Richard adalah kekasih Sarah. Menurut sepengetahuan Caroline, hubungan mereka berdua sudah berlangsung selama dua tahun. Niatnya, tahun depan mereka akan menikah--mengingat kuliah Sarah yang sebentar lagi akan tamat.

Caroline terkekeh kecil. "Tentu saja tidak apa-apa, Sar. Lagian kenapa juga kau harus meminta ijin kepadaku? Ini liburanmu. Kau berhak mengajak siapa saja."

Sarah tersenyum kecil sesaat sebelum dirinya mengingat sesuatu. "Kau tahu? Lizzy sudah semakin besar. Ia bahkan sudah mempunyai anak."

Mata Caroline melebar ketika Sarah menyebutkan kucing peliharaannya. Dulu, saat Sarah masih tinggal di sini, ia dan Caroline sempat membeli seekor kucing hingga akhirnya Sarah membawanya pergi untuk pindah ke Jerman. "Aku tidak menyangka dia akan menjadi induk secepat itu," kekeh Caroline.

"Aku mempunyai foto-foto anaknya. Kau mau lihat?"

Caroline mengangguk cepat. Hal tersebut membuat Sarah langsung memperlihatkan handphonenya ke arah Caroline.

Caroline tersenyum geli ketika ia melihat bagaimana lucunya anak-anak kucing yang berada di dalam handphone Sarah. Di sana, mereka terlihat sangat lucu. Ah, andai saja Sarah membawanya ke sini, pasti Caroline akan sangat senang.

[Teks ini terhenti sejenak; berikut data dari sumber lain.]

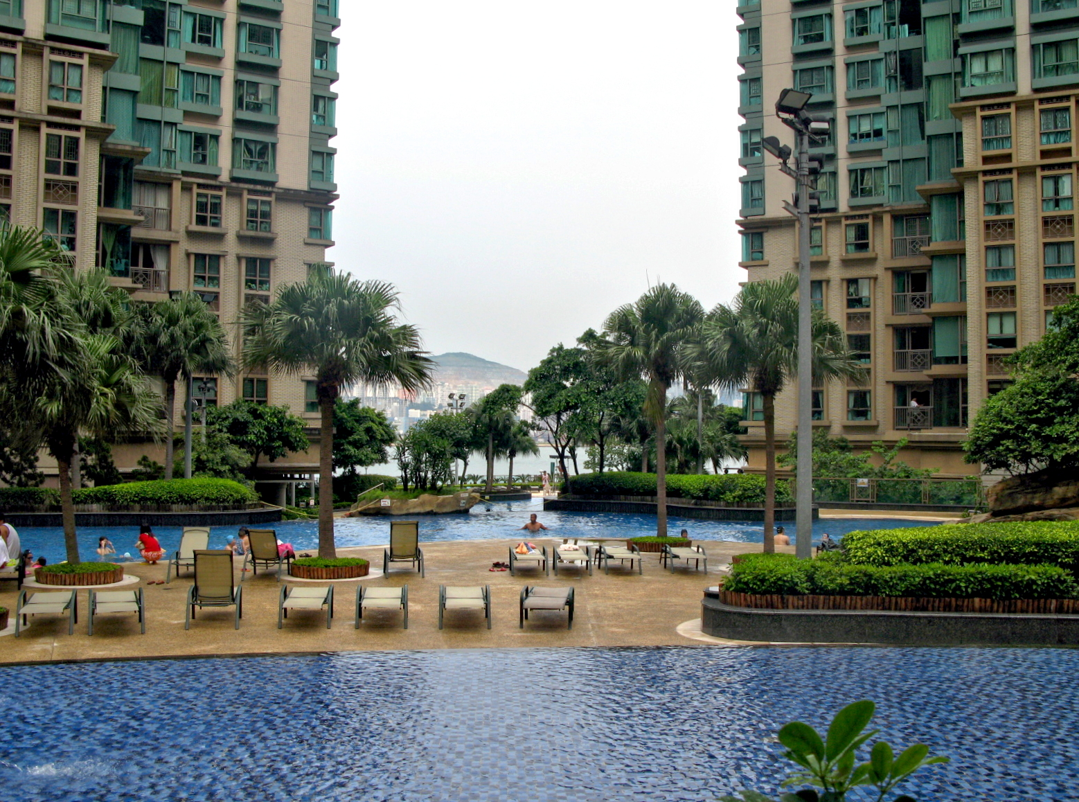 海逸豪園泳池 HK Laguna Verde Swimming Pool

"So cute," cicit Caroline. Pandangannya terus berfokus ke arah handphone dan melupakan bahwa dirinya tengah mengemudi.

Hingga tak lama, ia tersadar ketika sebuah klakson dari depan membuatnya langsung menoleh dan refleks membelalak ketika sebuah truk berada tepat di jalannya.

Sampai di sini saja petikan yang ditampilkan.